Records excerpted from a collection:
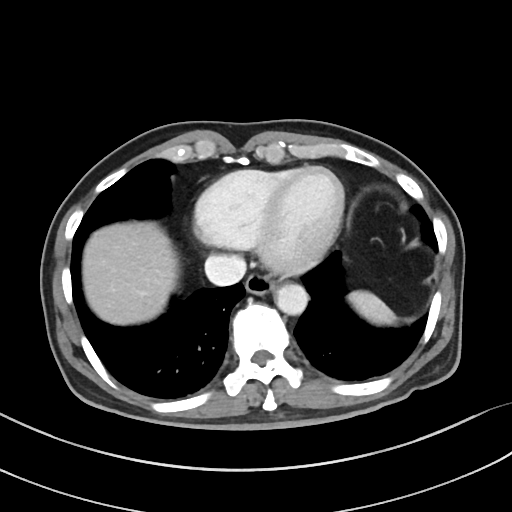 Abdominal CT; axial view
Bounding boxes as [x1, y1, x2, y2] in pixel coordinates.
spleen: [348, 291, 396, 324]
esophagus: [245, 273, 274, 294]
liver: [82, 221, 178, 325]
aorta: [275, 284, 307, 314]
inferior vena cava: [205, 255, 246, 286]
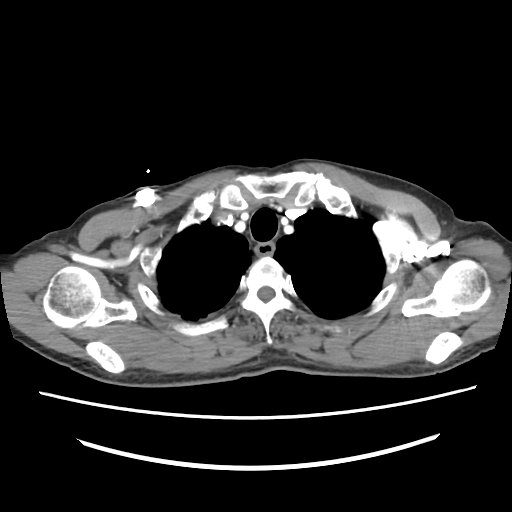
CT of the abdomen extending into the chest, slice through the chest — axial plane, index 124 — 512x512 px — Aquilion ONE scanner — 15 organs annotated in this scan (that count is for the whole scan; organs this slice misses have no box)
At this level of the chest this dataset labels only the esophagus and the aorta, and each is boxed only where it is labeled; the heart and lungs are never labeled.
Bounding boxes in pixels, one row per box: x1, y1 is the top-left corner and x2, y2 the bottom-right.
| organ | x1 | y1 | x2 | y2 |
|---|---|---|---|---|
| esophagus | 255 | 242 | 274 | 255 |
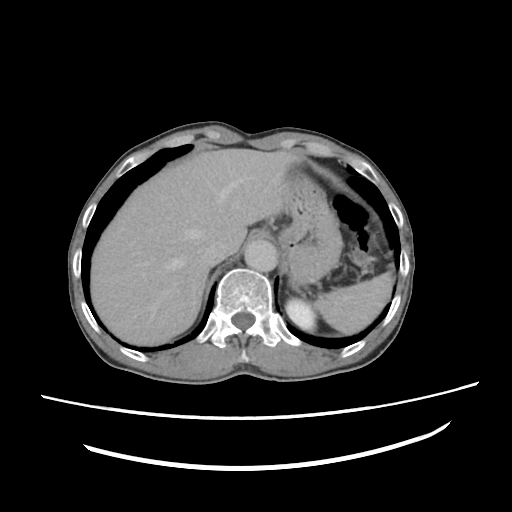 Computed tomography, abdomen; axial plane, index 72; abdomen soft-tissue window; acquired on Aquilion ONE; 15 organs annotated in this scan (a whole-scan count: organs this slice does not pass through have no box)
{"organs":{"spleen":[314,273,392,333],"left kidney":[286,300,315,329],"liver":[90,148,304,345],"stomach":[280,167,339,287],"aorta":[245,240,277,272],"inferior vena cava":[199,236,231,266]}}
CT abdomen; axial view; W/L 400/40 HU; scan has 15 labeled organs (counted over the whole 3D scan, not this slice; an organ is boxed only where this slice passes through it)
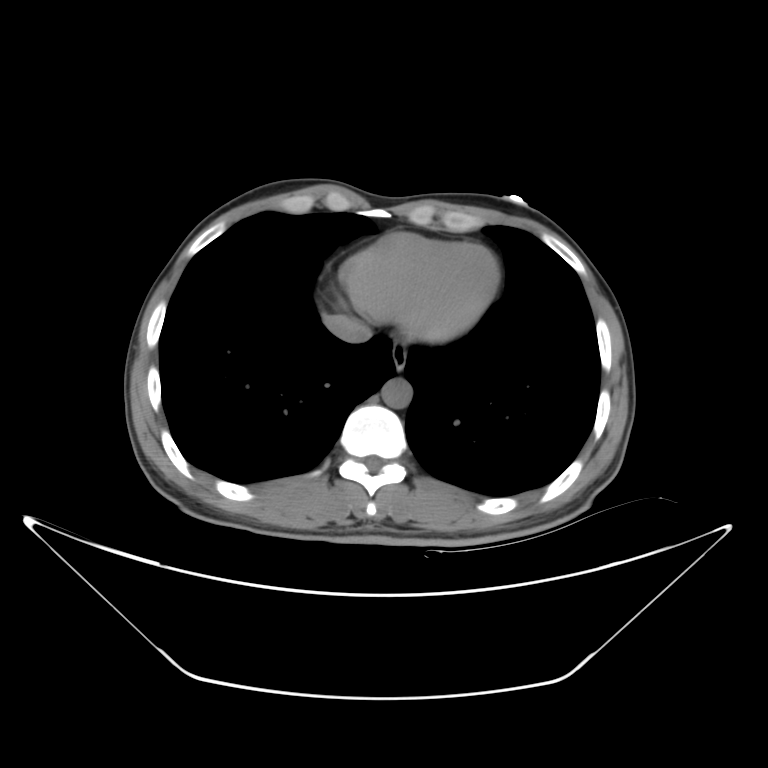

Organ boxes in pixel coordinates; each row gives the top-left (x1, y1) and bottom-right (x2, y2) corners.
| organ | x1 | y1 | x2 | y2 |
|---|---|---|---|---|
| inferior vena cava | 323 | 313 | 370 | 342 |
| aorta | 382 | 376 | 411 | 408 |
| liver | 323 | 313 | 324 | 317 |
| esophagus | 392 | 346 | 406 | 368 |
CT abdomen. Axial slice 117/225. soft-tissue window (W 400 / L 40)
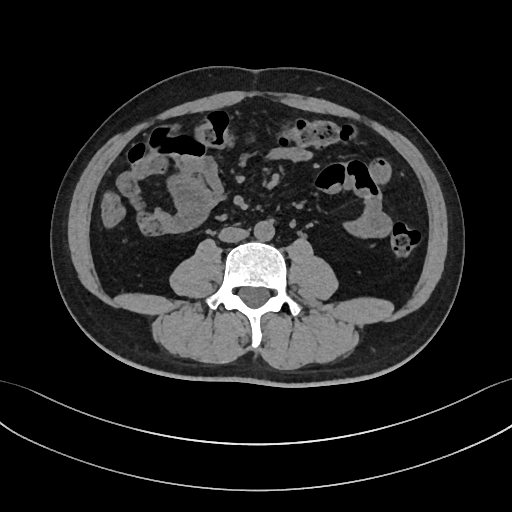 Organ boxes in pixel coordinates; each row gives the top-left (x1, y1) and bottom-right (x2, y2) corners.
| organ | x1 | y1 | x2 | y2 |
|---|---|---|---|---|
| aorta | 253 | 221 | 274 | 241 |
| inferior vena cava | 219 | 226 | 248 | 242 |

# EXERCISE INSTRUCTIONS
Every line from the line containing "411 | 408 |" through the last line above is to be printed exactly. Pictures are not copied.

# EXERCISE SOLUTION
| aorta | 382 | 376 | 411 | 408 |
| liver | 323 | 313 | 324 | 317 |
| esophagus | 392 | 346 | 406 | 368 |
CT abdomen. Axial slice 117/225. soft-tissue window (W 400 / L 40)
 Organ boxes in pixel coordinates; each row gives the top-left (x1, y1) and bottom-right (x2, y2) corners.
| organ | x1 | y1 | x2 | y2 |
|---|---|---|---|---|
| aorta | 253 | 221 | 274 | 241 |
| inferior vena cava | 219 | 226 | 248 | 242 |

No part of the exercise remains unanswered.